While Li is Precision Proteomics' founder and CEO, the company will in the initial stages rely heavily on Novatio and Sino Western Bridge for management personnel.
"We are an early-stage life sciences investor, and we have a very hands-on approach," Peng said. "We provide early capital in combination with the skill set of our team." Novatio currently has three of its partners helping with management of Precision Proteomics, he said, adding that "as we advance the various development programs and partnership discussion we will be looking to build out the rest of the Precision team."

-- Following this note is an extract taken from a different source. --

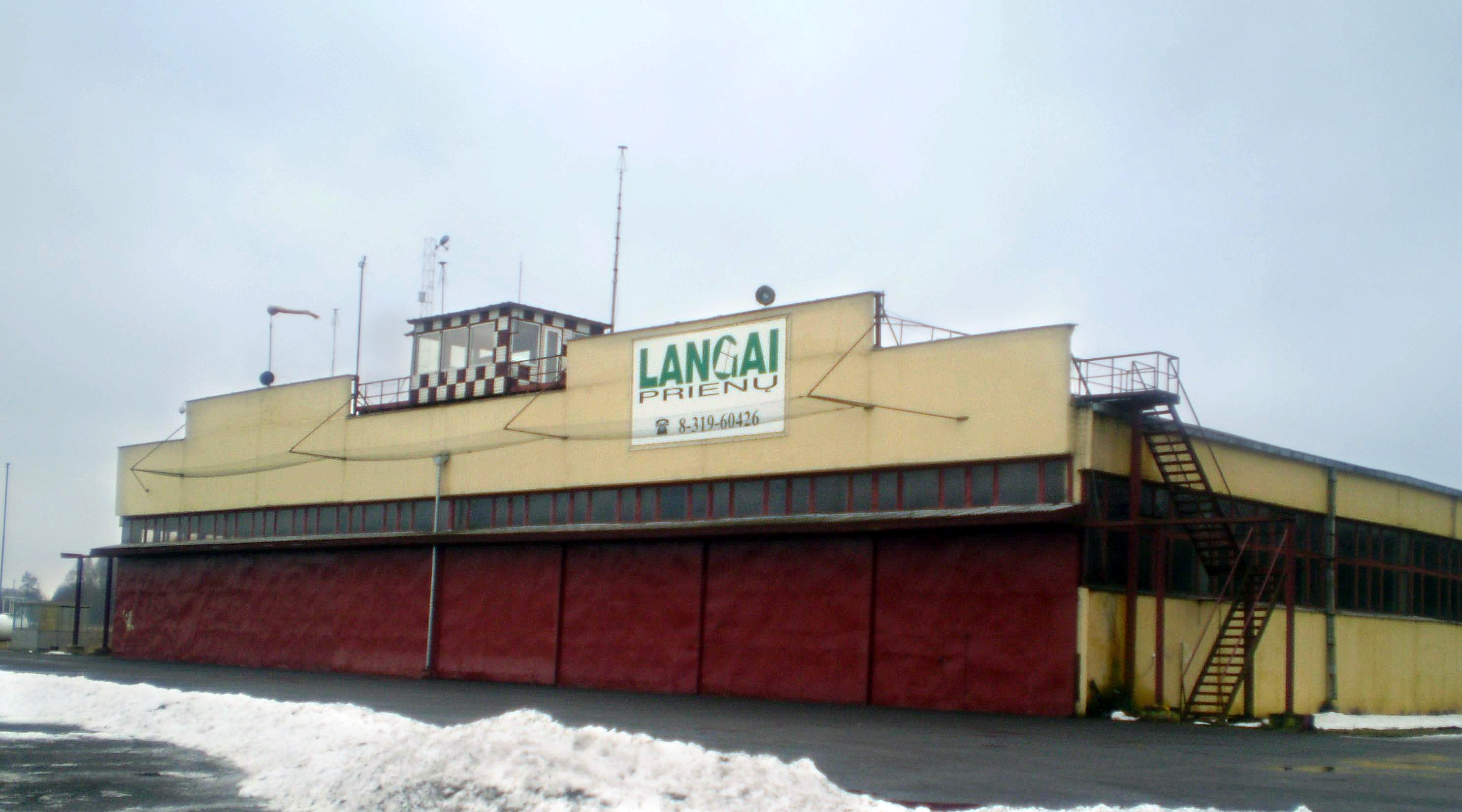 Aerodromo angaras, kur saugoma aviatechnika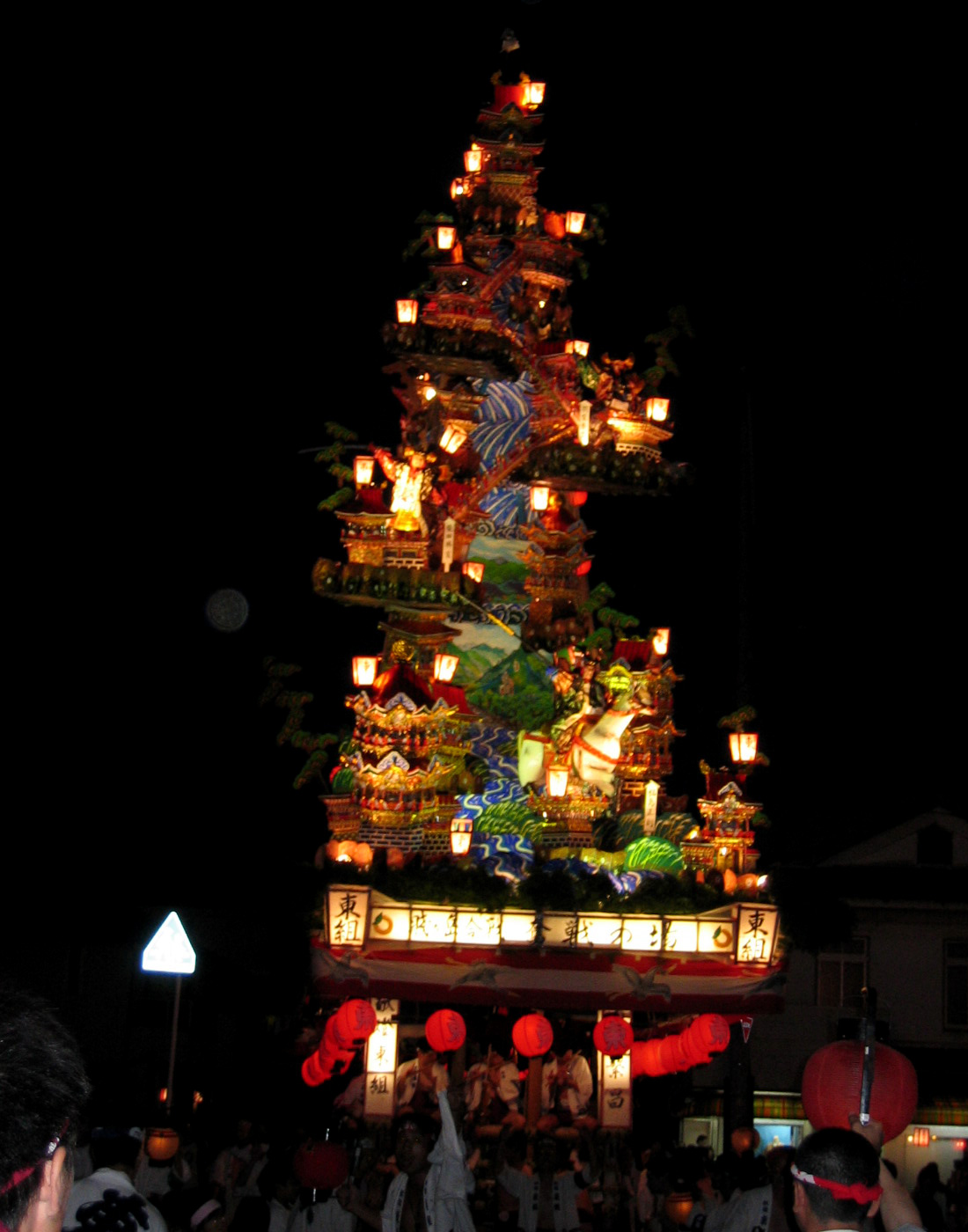 Hamasaki Gion Yamakasa(浜崎祇園山笠), saga, Japan.

The company is currently working out of Li's lab at Western, "but we will be looking to acquire our own lab space as we build out the company," Peng said. "That will in part be dependent on the state of our discussions with pharma companies and also what we ultimately decide in terms of how we want to carry forward the proprietary programs that we have planned."
One thing the company does not plan to do is market the reagents as a tool for outside researchers.
"That is not really where we think the value of this technology lies," Peng said. "I think there is much more value in utilizing this in drug development [and] development of companion diagnostics. Our thinking is we are going to tackle those higher value applications."